2.2 La chute de Bilbao

  • 19 AD Loire, PER 328-91 : Le Mémorial, de janvier à juin 1937.
  • 20 AD Loire, PER 328-91 : Le Mémorial, journal du 22 mai 1937.
  • 21 BENNASSAR, Bartolomé, La Guerre d’Espagne et ses lendemains, Paris, Editions Perrin, 2006 et BEEVOR (...)

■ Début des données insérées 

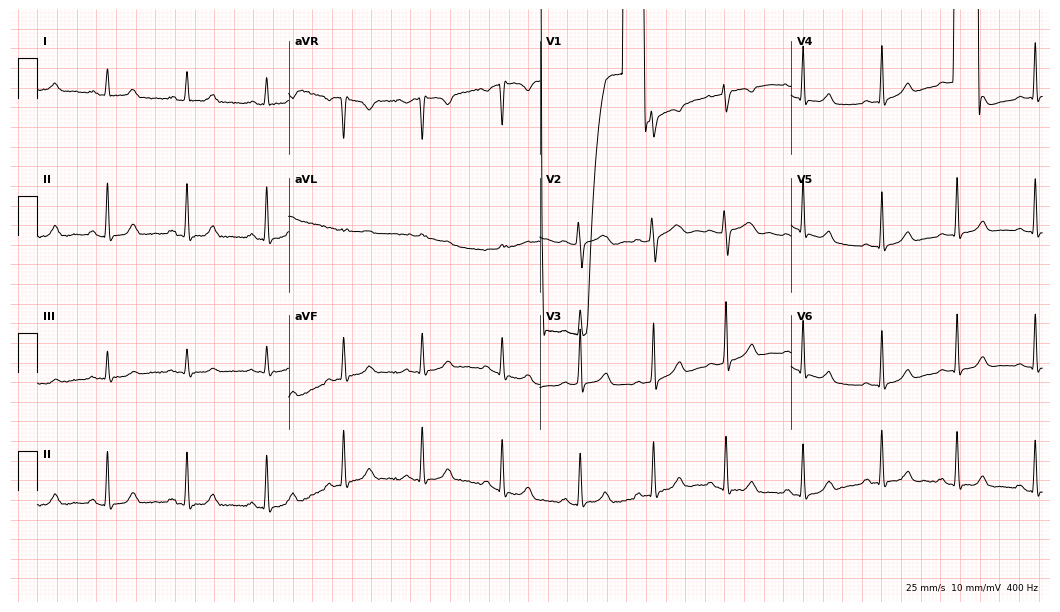
12-lead ECG from a female patient, 31 years old. Screened for six findings — first-degree AV block, right bundle branch block, left bundle branch block, sinus bradycardia, atrial fibrillation, sinus tachycardia — none is recorded.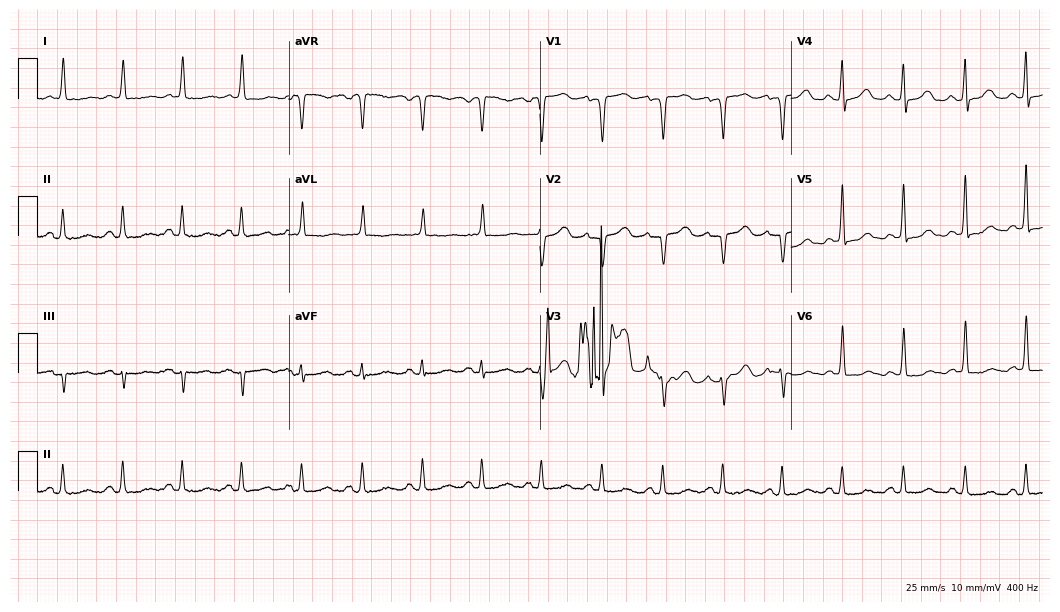
Electrocardiogram, a female patient, 82 years old. Overall reading on record: normal ECG.

14L’avancée des franquistes dans le pays basque fait l’objet d’articles à la Une du journal « Le Mémorial », de manière très régulière : Les nationaux victorieux en Biscaye, le 8 avril 1937, La rupture du Front basque annoncée, le 26 avril, Les nationalistes se sont emparés de la ville et du port de Bermeo, le 3 mai 1937, Les nationalistes dominent Bilbao, le 10 mai, Les nationaux à 3 km d’El Gallo, dernier boulevard défensif de Bilbao, le 14, Les nationalistes s’emparent des dernières défenses de Bilbao, le 19, etc. Le suspens est maintenu sur tout le mois de mai, puis s’essouffle. L’annonce réitérée dans 21 articles à la Une d’une victoire attendue des nationalistes semble finir par lasser. Le 14 juin 1937, à nouveau Les nationalistes sont à 3 km de Bilbao, et le 20 juin est annoncé : Les troupes nationalistes ont conquis Bilbao. L’article est accompagné d’une photographie, encore un paysage urbain en ruines, avec pour légende : « Les ruines de la petite ville d’Amorebieta qui fut incendiée par les milices rouges avant leur retraite »19. Le but est sans doute de faire le pendant de Guernica, de trouver une ville symbole de la violence rouge et d’en construire une mémoire collective. L’événement avait déjà été traité dans le journal du 20 mai 1937 avec pour titre à la Une : Après avoir dynamité et incendié plusieurs édifices d’Amorebieta, les “rouges” ont tiré à la mitrailleuse sur la population civile. Cela évitait de parler des avancées de l’enquête sur le bombardement de Guernica : le discours journalistique déconstruit l’information pour construire une mémoire partielle et partiale des événements espagnols. Ce procédé est d’autant plus pernicieux qu’il est camouflé par une multitude d’informations détaillées sur les affrontements militaires. Chaque article précise et énumère les localités conquises : « Les troupes des brigades de Navarre se sont emparés des villages d’Aldaye, Frunis, Endecoa, Meacaz, Gorga et Meaca »20. Ce qui accrédite les propos grâce à la formulation, celle du discours d’expert. Pourtant, nulle trace de ce village transparaît dans les livres traitant de la Guerre d’Esapgne : Thomas Hugh ne fait aucune allusion à Amorebieta ; et il en est de même pour Bartolomé Bennassar et Antony Beevor21. Le village est seulement présent dans une carte sur la campagne de Biscaye (mars-juin 1937), mise en annexe dans l’ouvrage de Bennassar.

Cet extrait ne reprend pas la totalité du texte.